Several studies examined variants in or near TCF7L2, the common variant with the strongest association with T2D (6). In particular, the interaction with dietary fiber was the most widely examined (n = 4 studies), although it was inconsistently replicated. One study reported that the effect of the T allele of rs7903146 (within TCF7L2) on T2D risk was significantly increased with higher intakes of total dietary fiber (10), which was corroborated by another study investigating cereal fiber (11). However, the results of 2 other studies were discordant (13, 36). In addition, Cornelis et al. (13) observed another interaction among US women, in which T allele carriers demonstrated increased odds of T2D with diets higher in GL.
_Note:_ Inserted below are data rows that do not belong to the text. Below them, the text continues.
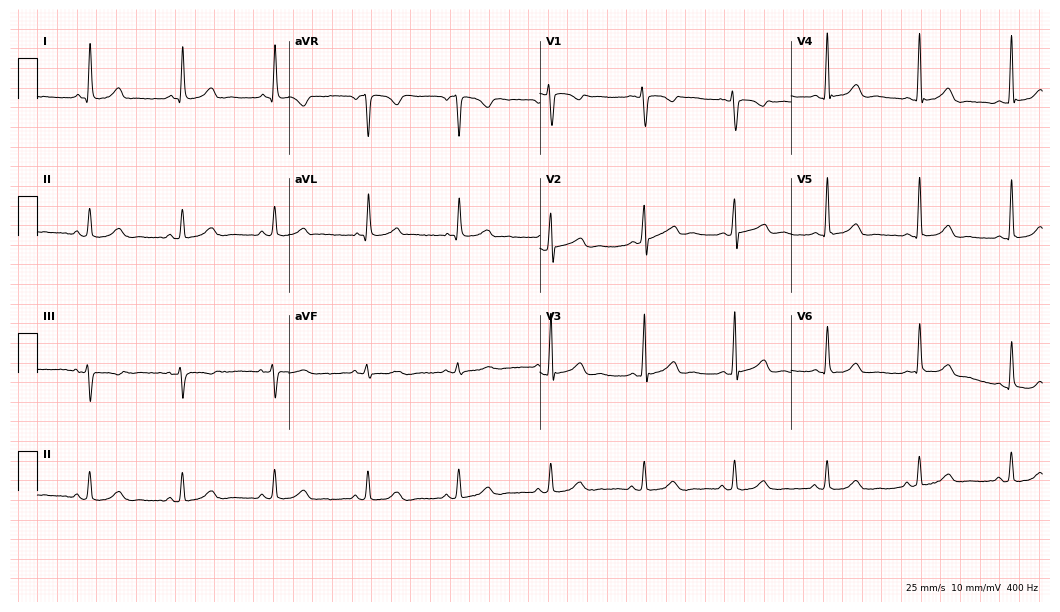
12-lead ECG from a 55-year-old woman (10.2-second recording at 400 Hz). No first-degree AV block, right bundle branch block, left bundle branch block, sinus bradycardia, atrial fibrillation or sinus tachycardia recorded for this tracing.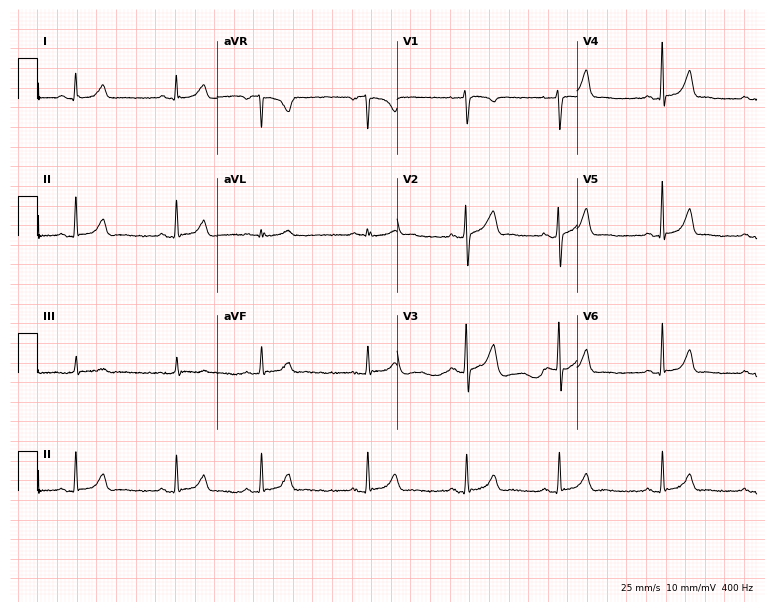
Resting 12-lead electrocardiogram (7.3-second recording at 400 Hz). Patient: a woman, 29 years old. Read as a normal ECG.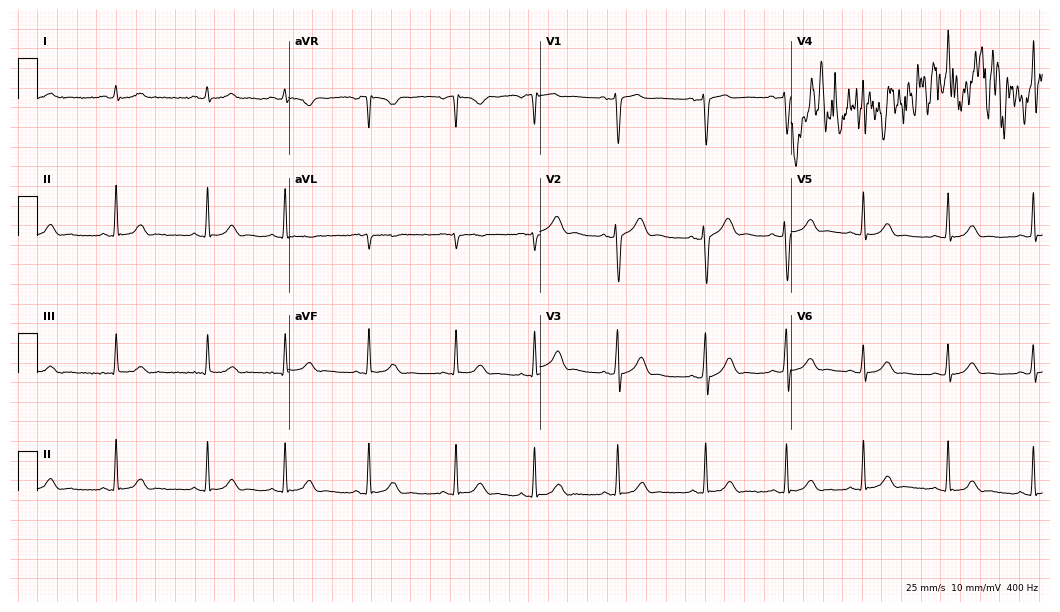
Electrocardiogram, a female, 20 years old. Of the six screened findings (first-degree AV block, right bundle branch block (RBBB), left bundle branch block (LBBB), sinus bradycardia, atrial fibrillation (AF), sinus tachycardia), none is recorded. Only these six findings were labelled.

One study reported that carriers of the A allele for an SNP (rs10423928) within GIPR, a candidate gene chosen based on the hypothesis that it encodes the receptor for the incretin hormone gastric inhibitory polypeptide (41), had a lower 12-y incidence of T2D only if they also consumed a diet higher in fat or lower in carbohydrate (41).
Another study followed up CAV2 (rs2270188) for interaction with fat intake after exploratory analysis. This gene encodes a protein found on the surface of caveolae (small invaginations of cellular plasma membranes) and may be involved in lipid metabolism. CAV2 has not previously been associated with T2D (OR for rs2270188: 0.99; 95% CI: 0.97, 1.01; P = 0.49; Supplemental Table 4) (44). The authors found that compared with individuals with the GG genotype, those with the TT genotype had a higher risk of T2D when they consumed diets higher in total fat and SFAs (35).
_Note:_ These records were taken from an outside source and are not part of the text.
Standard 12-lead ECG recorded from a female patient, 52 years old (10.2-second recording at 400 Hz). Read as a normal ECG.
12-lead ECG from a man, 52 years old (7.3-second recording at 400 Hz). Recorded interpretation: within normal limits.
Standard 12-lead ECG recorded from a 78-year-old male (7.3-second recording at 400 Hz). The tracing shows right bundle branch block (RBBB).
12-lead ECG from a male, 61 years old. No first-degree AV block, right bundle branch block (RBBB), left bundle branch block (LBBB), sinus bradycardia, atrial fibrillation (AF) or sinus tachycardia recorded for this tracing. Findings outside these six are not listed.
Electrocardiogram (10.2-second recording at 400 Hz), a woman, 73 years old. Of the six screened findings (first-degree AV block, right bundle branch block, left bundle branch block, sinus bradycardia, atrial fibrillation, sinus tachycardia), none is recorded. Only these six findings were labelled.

In a Chinese case-control study, Zheng et al. (39) reported an interaction between circulating n–3 PUFAs and PEPD, which encodes a peptidase involved in proline recycling and collagen production. Within the gene PEPD, rs3786897 has been associated with T2D in Asians (45). Compared with those with a GG genotype, individuals with a GA or AA genotype were found to be at higher risk of T2D only among adults possessing lower levels of n–3 PUFAs (≤5.33% of total circulating phospholipid PUFAs).
Four studies investigated the interaction between FA intake and SNPs in or near PPARγ on T2D risk but identified no statistically significant interactions. This was also the case for studies examining interactions with IRS1, APOA2, FABP1/2/3/4, PGC-1α and a T2D-associated genetic risk score.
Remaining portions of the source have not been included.